Solar-cycle variation of the rotational shear near the solar surface

Context. Helioseismology has revealed that the angular velocity of the Sun increases with depth in the outermost 35 Mm of the Sun. Recently, we have shown that the logarithmic radial gradient (dln Omega / dln r) in the upper 10 Mm is close to 1 from the equator to 60 degrees latitude. Aims. We aim to measure the temporal variation of the rotational shear over solar cycle 23 and the rising phase of cycle 24 (1996 2015). Methods. We used f mode frequency splitting data spanning 1996 to 2011 from the Michelson Doppler Imager (MDI) and 2010 to 2015 from the Helioseismic Magnetic Imager (HMI).

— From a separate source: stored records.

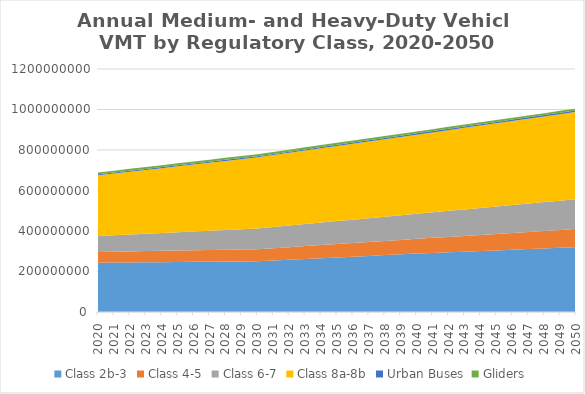
| Category | Class 2b-3 | Class 4-5 | Class 6-7 | Class 8a-8b | Urban Buses | Gliders |
|---|---|---|---|---|---|---|
| 2020.0 | 243476796.308 | 53165241.538 | 78819287.692 | 299423065.846 | 5052978.827 | 8998285.692 |
| 2021.0 | 244157835.077 | 53833495.385 | 81202202.923 | 304580866.462 | 5075728.769 | 9113638.923 |
| 2022.0 | 244838873.846 | 54501749.231 | 83585118.154 | 309738667.077 | 5098478.712 | 9228992.154 |
| 2023.0 | 245519912.615 | 55170003.077 | 85968033.385 | 314896467.692 | 5121228.654 | 9344345.385 |
| 2024.0 | 246200951.385 | 55838256.923 | 88350948.615 | 320054268.308 | 5143978.596 | 9459698.615 |
| 2025.0 | 246881990.154 | 56506510.769 | 90733863.846 | 325212068.923 | 5166728.538 | 9575051.846 |
| 2026.0 | 247563028.923 | 57174764.615 | 93116779.077 | 330369869.538 | 5189478.481 | 9690405.077 |
| 2027.0 | 248244067.692 | 57843018.462 | 95499694.308 | 335527670.154 | 5212228.423 | 9805758.308 |
| 2028.0 | 248925106.462 | 58511272.308 | 97882609.538 | 340685470.769 | 5234978.365 | 9921111.538 |
| 2029.0 | 249606145.231 | 59179526.154 | 100265524.769 | 345843271.385 | 5257728.308 | 10036464.769 |
| 2030.0 | 250287184 | 59847780 | 102648440 | 351001072 | 5280478.25 | 10151818 |
| 2031.0 | 254123615.2 | 61115167.2 | 104770070 | 354962161.6 | 5398582.925 | 10106835.1 |
| 2032.0 | 257960046.4 | 62382554.4 | 106891700 | 358923251.2 | 5516687.6 | 10061852.2 |
| 2033.0 | 261796477.6 | 63649941.6 | 109013330 | 362884340.8 | 5634792.275 | 10016869.3 |
| 2034.0 | 265632908.8 | 64917328.8 | 111134960 | 366845430.4 | 5752896.95 | 9971886.4 |
| 2035.0 | 269469340 | 66184716 | 113256590 | 370806520 | 5871001.625 | 9926903.5 |
| 2036.0 | 273305771.2 | 67452103.2 | 115378220 | 374767609.6 | 5989106.3 | 9881920.6 |
| 2037.0 | 277142202.4 | 68719490.4 | 117499850 | 378728699.2 | 6107210.975 | 9836937.7 |
| 2038.0 | 280978633.6 | 69986877.6 | 119621480 | 382689788.8 | 6225315.65 | 9791954.8 |
| 2039.0 | 284815064.8 | 71254264.8 | 121743110 | 386650878.4 | 6343420.325 | 9746971.9 |
| 2040.0 | 288651496 | 72521652 | 123864740 | 390611968 | 6461525 | 9701989 |
| 2041.0 | 291774498.4 | 74302266 | 126156030.4 | 394655969.6 | 6557428.2 | 9636814.2 |
| 2042.0 | 294897500.8 | 76082880 | 128447320.8 | 398699971.2 | 6653331.4 | 9571639.4 |
| 2043.0 | 298020503.2 | 77863494 | 130738611.2 | 402743972.8 | 6749234.6 | 9506464.6 |
| 2044.0 | 301143505.6 | 79644108 | 133029901.6 | 406787974.4 | 6845137.8 | 9441289.8 |
| 2045.0 | 304266508 | 81424722 | 135321192 | 410831976 | 6941041 | 9376115 |
| 2046.0 | 307389510.4 | 83205336 | 137612482.4 | 414875977.6 | 7036944.2 | 9310940.2 |
| 2047.0 | 310512512.8 | 84985950 | 139903772.8 | 418919979.2 | 7132847.4 | 9245765.4 |
| 2048.0 | 313635515.2 | 86766564 | 142195063.2 | 422963980.8 | 7228750.6 | 9180590.6 |
| 2049.0 | 316758517.6 | 88547178 | 144486353.6 | 427007982.4 | 7324653.8 | 9115415.8 |
| 2050.0 | 319881520 | 90327792 | 146777644 | 431051984 | 7420557 | 9050241 |

In a first for such studies, the f mode frequency splitting data were obtained from 360-day time series. We used the same method as in our previous work for measuring dln Omega / dln r from the equator to 80 degrees latitude in the outer 13 Mm of the Sun. Then, we calculated the variation of the gradient at annual cadence relative to the average over 1996 to 2015. Results. We found the rotational shear at low latitudes (0 degrees to 30 degrees) to vary in-phase with the solar activity, varying by similar to +/- 10% over the period 1996 to 2015. At high latitudes (60 degrees to 80 degrees), we found rotational shear to vary in anti-phase with the solar activity. By comparing the radial gradient obtained from the splittings of the 360-day and the corresponding 72-day time series of HMI and MDI data, we suggest that the splittings obtained from the 72-day HMI time series suffer from systematic errors. Conclusions. We provide a quantitative measurement of the temporal variation of the outer part of the near surface shear layer which may provide useful constraints on dynamo models and differential rotation theory.